Though conservation work on some buildings is going on yet lack of priorities is sure to deprive state of a historic monument that could later be known as ‘Mohenjodaro of Jammu and Kashmir’. The way portions of some structures have been completely buried under the mud due to building collapses, years from here on archaeologists would be needed to excavate them, study purpose for which these buildings were constructed, analyse their relation with existing structures and then begin restoration projects.
While restoration work is going on, there still are several pieces falling apart from the palaces located within the complex. This vandalism however on a bright note is unfolding mysteries behind construction of this mega structure located on a small hillock and on the bank of River Tawi by the erstwhile Maharajas of Jammu and Kashmir State. The materials used here is not only bricks or tiles but wood, stone, pebbles, ornamental grills, binding material, decorative artefacts moulded in clay and designer bricks besides carved beams all constitute part of this structure which needs preservation beyond imaginations.
It’s very recently that a huge wooden beam, probably cut out of a complete grown up tree fell off the ceiling of Sheesh Mahal located in Mubarak Mandi Complex and what was hidden behind the construction of roof slab by ensineers of that era came to the forefront thereby revealing amazing facts. What was visible to naked eyes till date was construction of roof tops using just wooden beams, bricks and mud but this accident showed how engineers of that era used locally available material not only to construct roof but to ensure that over the four walls of room was it laid also stays cool in summers.
Interestingly, not even in Rajasthan this technique was used. The engineers or construction workers while constructing roof had used clay pots placed upturned. Going by the details of this collapsed portion of roof one can see details of construction methods used during that era. After having constructed four walls, huge wooden beams were placed at an equal interval. Thereafter wooden planks covered the gaps and then the entire roof was covered with mud to make a smooth surface. Here, they placed hundreds of clay pots (Ghara) used to store drinking water upside down before laying another layer of mud and finally stones on top of roof to seal it.

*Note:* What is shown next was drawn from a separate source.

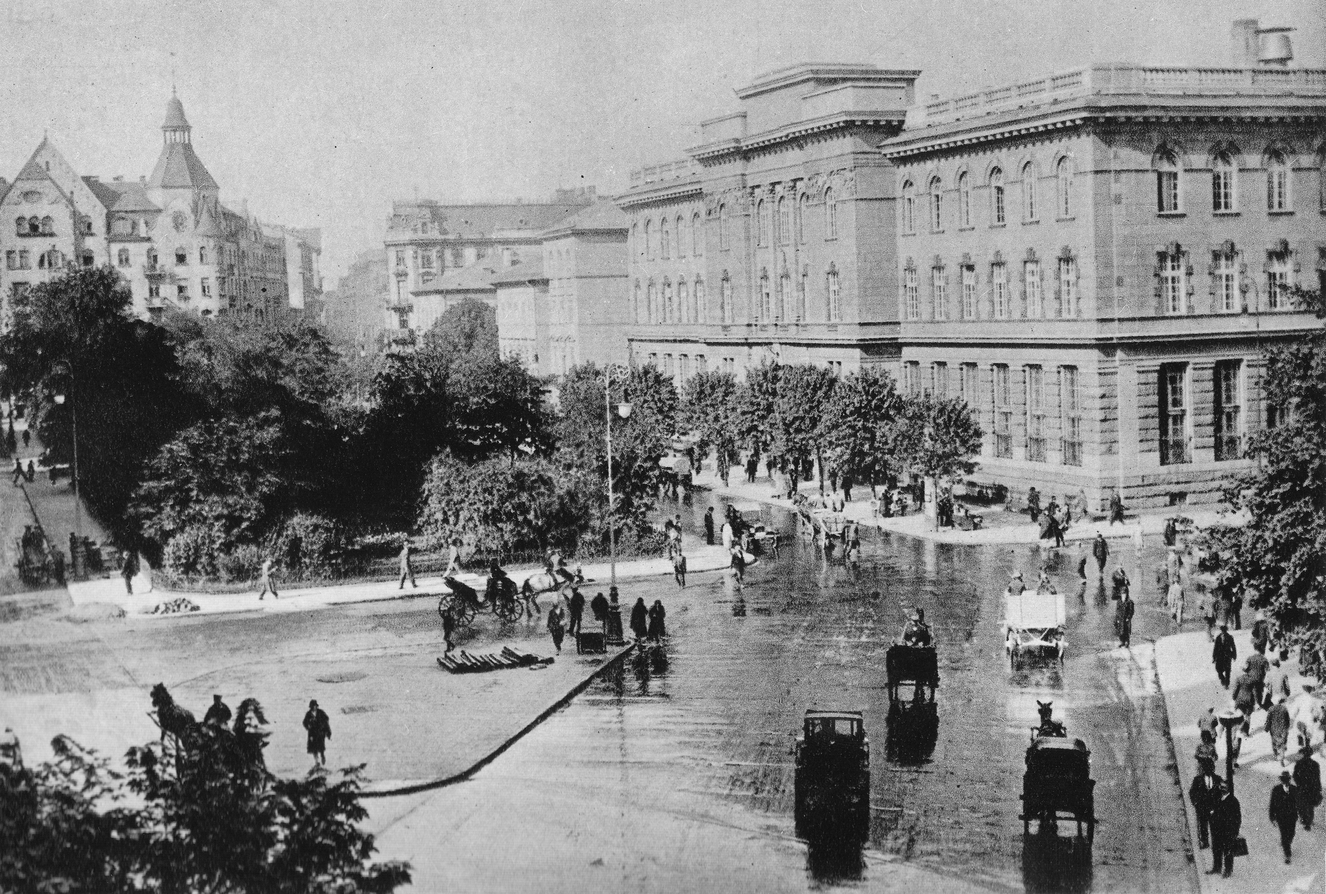 Plac Napoleona (obecnie Powstańców Warszawy) w Warszawie
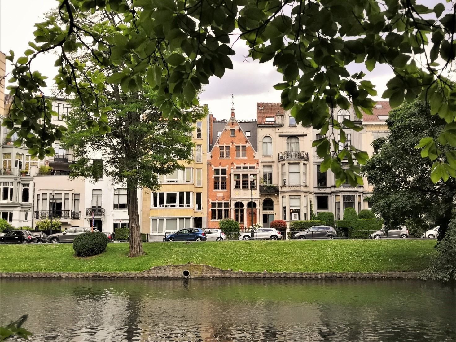 Vue sur l'avenue des Klauwaerts depuis les étangs d'Ixelles
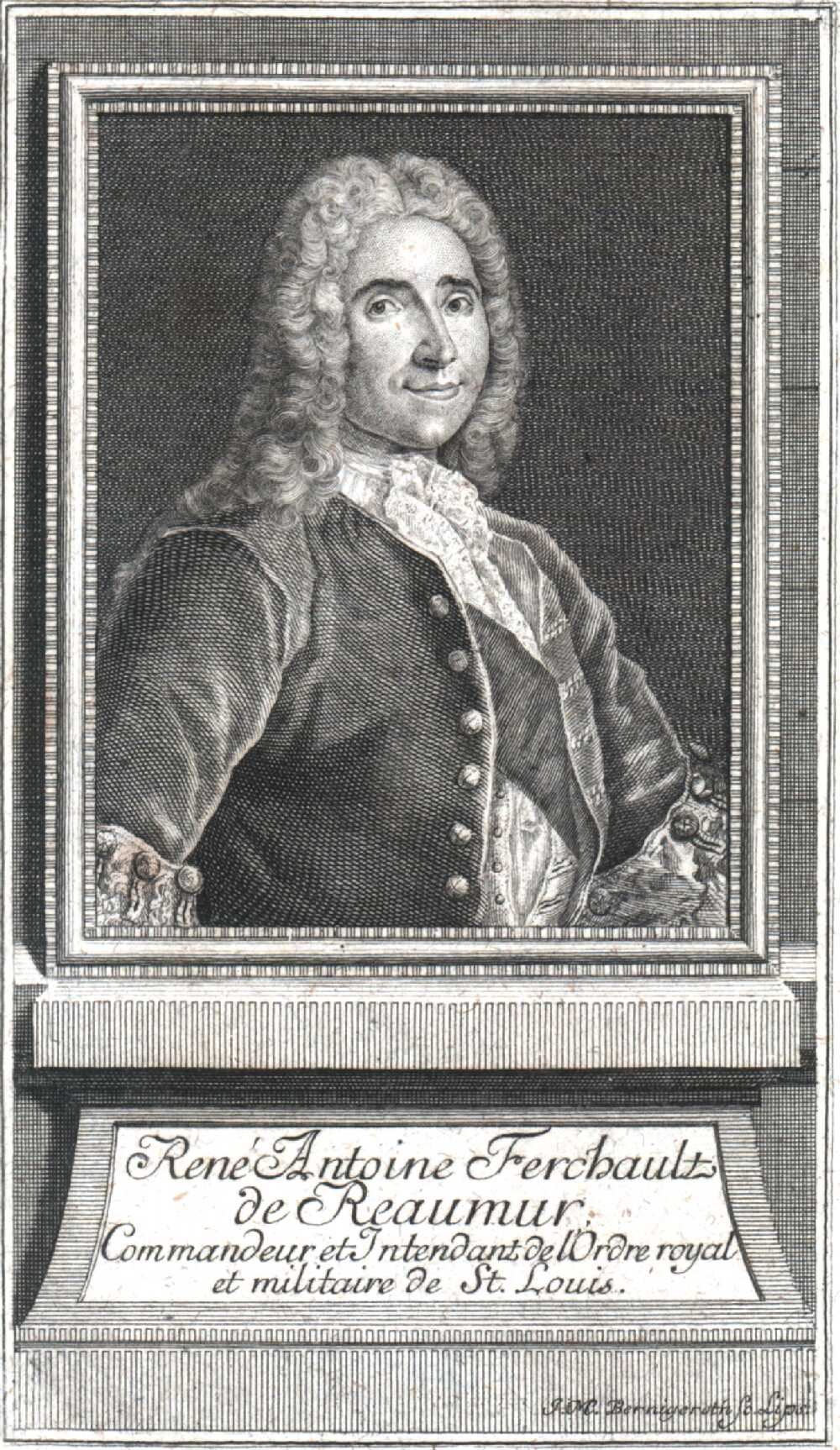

The clay pots have been laid all over the roof in such a manner that they can bear very heavy load as well. Placed at right angle to the surface these pots bear load and also create a vacuum within the ceiling. The construction workers, it is believed must have laid layer of empty vessels for the purpose of keeping the air cool in summers and hot during winters. The air, stuck in between the pots in the middle of roof must be keeping the room temperature controlled that needs to be studied.
After having done this, the workers then designed wooden planks and fixed them on ceiling in an artistic way giving ornamental shape to ceiling which is known as Khatamband. This gave final touch to the ceiling thereby enhancing aesthetics of interiors. There are several such interiors that have either fallen apart, burnt or faced the vagaries of weather. Still interesting are the doors which are double framed. Technically speaking these double egress doors having two rabbets on inside are enable both door panels to open inside on same side thereby saving space.
Fortunately Mubarak Mandi so far now is a historical site but given the condition days are not far away when it will be recognised as an archaeological site. Currently the site is threatened by weather vagaries and improper restoration as many walls have already collapsed, while others are crumbling from the ground up. Archaeologists still believe that without improved conservation measures, the site could disappear by over a decade.
Mohenjo-daro located in Sindh province of Pakistan means ‘Mound of the Dead Men’ and we hope that pace of restoration here in Mubarak Mandi will be speeded up to not to earn such a bad name. Ever since Mubarak Mandi was abandoned the site is threatened by erosion, weather, improper restoration and several other factors that need to be looked into before it’s too late.